Eesti Ekspress
- Type: Weekly newspaper
- Owner(s): Ekspress Grupp
- Founded: 1989
- Country: Estonia
- Circulation: 17,200 (as of February 2024)
- Website: ekspress.delfi.ee

= Eesti Ekspress =

Estonian newspaper

Eesti Ekspress (Estonian Express) is an Estonian weekly newspaper.

Founded in 1989, Eesti Ekspress was the first politically independent newspaper in the Estonian Soviet Socialist Republic during the Soviet control of Estonia.

The paper is published by AS Eesti Ajalehed, a part of the public media company Ekspress Grupp (EEG1T) that is listed on the Tallinn Stock Exchange.

In March 2010 the newspaper shifted to a magazine-like format (275 × 355 mm) resembling Der Spiegel and Stern.

==History and profile==
The paper was founded in 1989. The first issue was published on 22 September 1989. Making use of Gorbachev's policies of perestroika and glasnost, it was established as a weekly newspaper in 1989 by Hans H. Luik and others. The headquarters is in Tallinn.

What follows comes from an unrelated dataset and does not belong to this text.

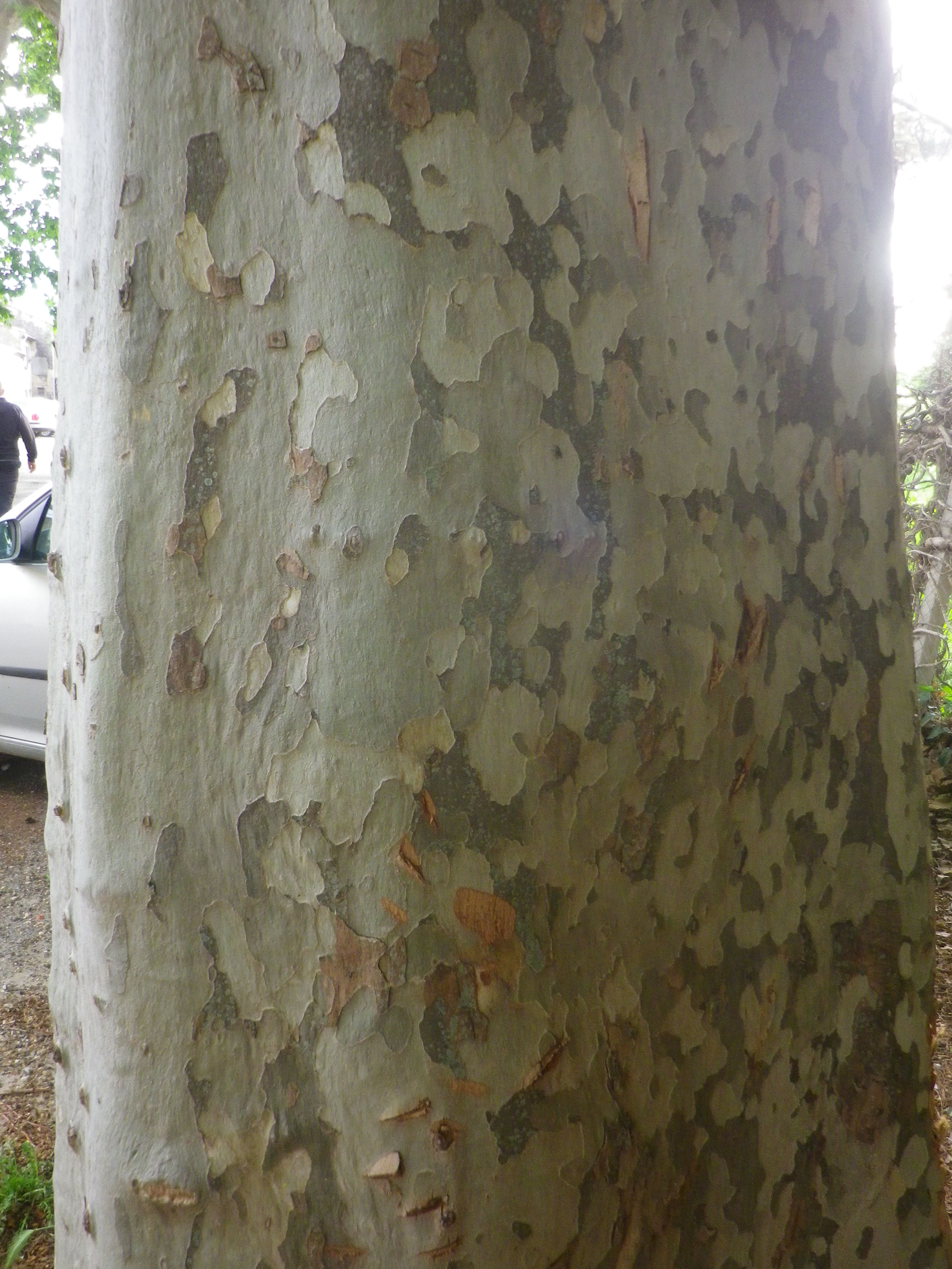 Ecorce platane

The newspaper has been published throughout its history in essentially the same format, although with a number of appendices. The day of the issue changed from Thursday to Wednesday on 30 April 2014.

Eesti Ekspress has a liberal stance and is one of the investigative publications in Estonia. In 2001, it published a caricature depicting Efraim Zuroff of the Simon Wiesenthal Center as a bloodthirsty devil (with the caption "Unwanted guest"), after Zuroff presented his case against the Nazi collaborator and alleged Holocaust perpetrator Harry Männil to the Estonian Prime Minister Mart Laar. The newspaper has broken a number of important stories and been known for its innovation-mindedness. Considerably thicker than other newspapers of the late Soviet era, it was one of the first to make use of digital publishing technologies and photographic typesetting. Consequently, it has been notorious for popularising the incorrect usage of 'sh' and 'zh' in substitution of the characters 'š' and 'ž', which in late 1980s were rather inconvenient for computer processing but appear in a number of Estonian loanwords (e.g. garaaž, borrowed from French garage and tšau from Italian ciao) and names transliterated from Slavic languages, most importantly, Russian.

The newspaper remains one of the most popular newspapers in Estonia, with a circulation of 28,000 copies in 2015.